There are many moments related to his death, and while many tales are told chronologically, I believe his is one best told as he would tell it: with no logical order. I remember waking up to the sound of knocks on my door. I opened my eyes very groggily. There wasn't much light - it was early in the morning. "Hey," I heard my father say. "Listen. Papa... Papa's dead."
I looked at him, only half awake. I nodded to him. "Okay," I said. He nodded back and closed the door as he left. It was still fairly dark. It was perhaps five in the morning - a pretty typical time for things with my grandfather to be occurring, his death being no exception. Later on, when others were waking up and seeing my text about his death, I would receive many words of encouragement and heartfelt messages.
For the time, I went back to sleep.
It had started several months beforehand. Papa had always been a little out of it, a little weak. He was supposed to walk with a cane, but he never did. I suppose he was too proud for it. If he even knew what pride was at the time. It was raining that night as we went to dinner, and unfortunately the parking lot in front of the restaurant was packed. We had to park a good distance away, up a hill and behind the building. For dad and I, it was no big deal. But Papa...

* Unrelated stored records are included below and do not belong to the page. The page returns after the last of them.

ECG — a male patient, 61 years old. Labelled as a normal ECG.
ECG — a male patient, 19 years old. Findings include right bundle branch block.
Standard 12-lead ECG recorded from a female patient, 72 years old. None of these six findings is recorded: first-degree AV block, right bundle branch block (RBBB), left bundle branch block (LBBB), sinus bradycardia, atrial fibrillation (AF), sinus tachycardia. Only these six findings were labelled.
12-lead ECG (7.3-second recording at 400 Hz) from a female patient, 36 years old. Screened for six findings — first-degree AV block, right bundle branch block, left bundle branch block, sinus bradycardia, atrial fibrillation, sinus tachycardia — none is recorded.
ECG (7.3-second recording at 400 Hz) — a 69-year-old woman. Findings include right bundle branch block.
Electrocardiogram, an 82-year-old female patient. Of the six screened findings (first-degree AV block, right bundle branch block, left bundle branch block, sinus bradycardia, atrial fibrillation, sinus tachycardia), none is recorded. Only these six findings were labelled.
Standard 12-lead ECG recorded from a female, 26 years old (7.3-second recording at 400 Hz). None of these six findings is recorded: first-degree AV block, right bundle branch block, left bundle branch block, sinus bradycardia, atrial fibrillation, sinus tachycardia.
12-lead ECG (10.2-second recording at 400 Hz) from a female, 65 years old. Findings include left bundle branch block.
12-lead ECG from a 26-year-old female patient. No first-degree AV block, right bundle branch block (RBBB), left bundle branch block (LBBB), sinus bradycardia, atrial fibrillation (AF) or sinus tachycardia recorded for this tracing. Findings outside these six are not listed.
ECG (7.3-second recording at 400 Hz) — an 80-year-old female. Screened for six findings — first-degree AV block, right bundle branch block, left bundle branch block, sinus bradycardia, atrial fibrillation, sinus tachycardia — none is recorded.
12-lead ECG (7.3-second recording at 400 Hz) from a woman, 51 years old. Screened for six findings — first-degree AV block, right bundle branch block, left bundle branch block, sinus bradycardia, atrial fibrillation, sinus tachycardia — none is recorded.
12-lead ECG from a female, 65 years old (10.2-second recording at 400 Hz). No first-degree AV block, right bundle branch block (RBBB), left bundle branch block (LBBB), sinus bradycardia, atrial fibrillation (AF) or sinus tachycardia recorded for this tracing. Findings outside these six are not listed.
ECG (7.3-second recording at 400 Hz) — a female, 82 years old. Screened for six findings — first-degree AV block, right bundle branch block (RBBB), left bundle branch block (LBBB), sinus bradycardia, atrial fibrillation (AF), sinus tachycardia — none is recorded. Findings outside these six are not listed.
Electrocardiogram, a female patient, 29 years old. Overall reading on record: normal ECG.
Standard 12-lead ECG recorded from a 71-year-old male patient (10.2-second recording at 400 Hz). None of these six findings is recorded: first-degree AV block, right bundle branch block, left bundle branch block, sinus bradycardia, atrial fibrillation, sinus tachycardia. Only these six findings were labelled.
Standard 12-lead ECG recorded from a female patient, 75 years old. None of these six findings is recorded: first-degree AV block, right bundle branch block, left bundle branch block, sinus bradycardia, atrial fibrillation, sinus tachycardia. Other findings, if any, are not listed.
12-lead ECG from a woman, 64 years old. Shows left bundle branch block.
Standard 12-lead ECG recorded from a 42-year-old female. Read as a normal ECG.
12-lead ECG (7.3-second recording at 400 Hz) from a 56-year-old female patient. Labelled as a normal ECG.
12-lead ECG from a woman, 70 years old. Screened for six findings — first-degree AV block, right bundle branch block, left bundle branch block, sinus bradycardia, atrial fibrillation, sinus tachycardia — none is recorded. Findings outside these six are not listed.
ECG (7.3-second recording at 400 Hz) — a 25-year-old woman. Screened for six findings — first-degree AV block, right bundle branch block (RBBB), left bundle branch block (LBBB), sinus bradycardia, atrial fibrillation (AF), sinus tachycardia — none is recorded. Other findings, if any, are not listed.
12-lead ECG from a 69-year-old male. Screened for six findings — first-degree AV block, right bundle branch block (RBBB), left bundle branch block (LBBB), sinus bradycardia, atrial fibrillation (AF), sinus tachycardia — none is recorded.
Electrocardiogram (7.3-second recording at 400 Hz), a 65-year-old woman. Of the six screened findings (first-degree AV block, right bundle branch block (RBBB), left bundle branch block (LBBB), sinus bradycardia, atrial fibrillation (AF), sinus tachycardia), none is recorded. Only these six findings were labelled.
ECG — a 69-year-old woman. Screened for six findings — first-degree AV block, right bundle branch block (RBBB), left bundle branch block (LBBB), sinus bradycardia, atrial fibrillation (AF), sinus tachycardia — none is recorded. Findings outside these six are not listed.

We didn't expect him to fall. We didn't expect him to slam his head into the soaked metal handrail, nor to smack a second time against the hard concrete step. We certainly didn't expect his spine to unfortunately smash into the sharp angle of the end of the step. But it all did. It happened in an instant - we didn't even see it. He was behind us at the time.
Stupid. He was an old man. Why did we leave him in the dust?
I remember standing in solemn silence as the people around me cried. I didn't know everyone who was there. To be honest, I don't think everyone who was there knew grandfather. The priest certainly didn't. I played guitar and sang Amazing Grace with my friend - we did a pretty good job. It pushed the tears out harder.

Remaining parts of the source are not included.